Slow Food Seattle maintains one of the six Presidia ever established in the USA. For the past eight years our Makah Ozette Potato Presidia (MOP) has been working to bring this unique product to the table. They are now consistently found in northwest farmers and specialty food markets in season.
The history of MOP: it arrived in Neah Bay directly from South America with the Spaniards in 1791. It was found by the Makah people the next year when the Spaniards abandoned their fort and left remnants of MOP. It was then grown and consumed by the Makah for nearly 200 years before being recognized in about 1980. Slow Food recognized it in early 2000 by putting it on the Ark of Taste and later made it a Presidium. (a community partnership that brings special products to the table).
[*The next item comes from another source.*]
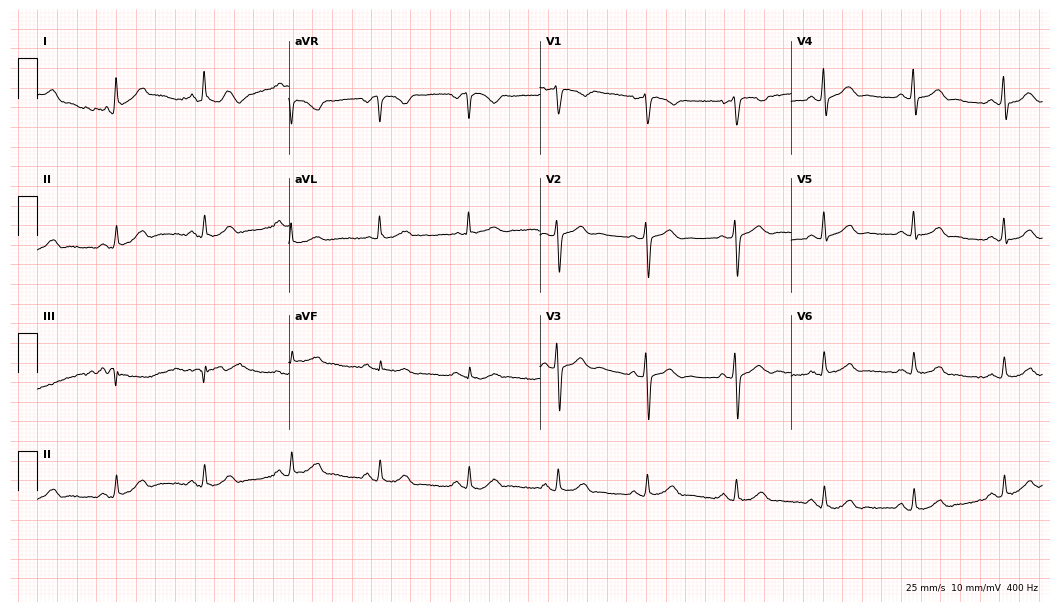
Resting 12-lead electrocardiogram. Patient: a male, 61 years old. Read as a normal ECG.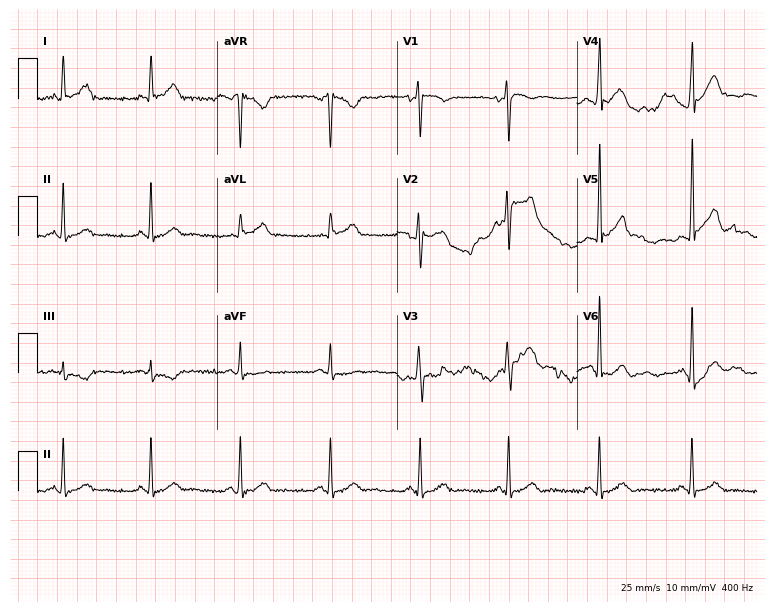
ECG (7.3-second recording at 400 Hz) — a male patient, 43 years old. Labelled as a normal ECG.

This story has been blended into the Slow Food School Garden Initiative making the MOP an ideal product that grabs children’s attention, adding unique depth to their gardening experience. Our board member Philip Lee introduced the MOP to school garden advocates two years ago and it became a big hit. Now there are about twelve schools in the greater Seattle area with MOP in their gardens and its history in – or coming to – their curricula.
This year, based on the enthusiasm generated by Philip’s efforts, Gerry Warren, the Presidium coordinator, contacted Andrew Nowak, the director of SFUSA’s national School Garden program in Denver, to connect him with Pure Potato, our seed growing partner in the Presidium. Andrew and his crew have sent MOP seed and literature to more than 60 school garden programs around the nation. This program will undoubtedly grow and perhaps even foster discussion and interest in MOP at the students’ family tables. This approach will certainly help with the Presidium objective of getting MOPs enjoyed at more tables.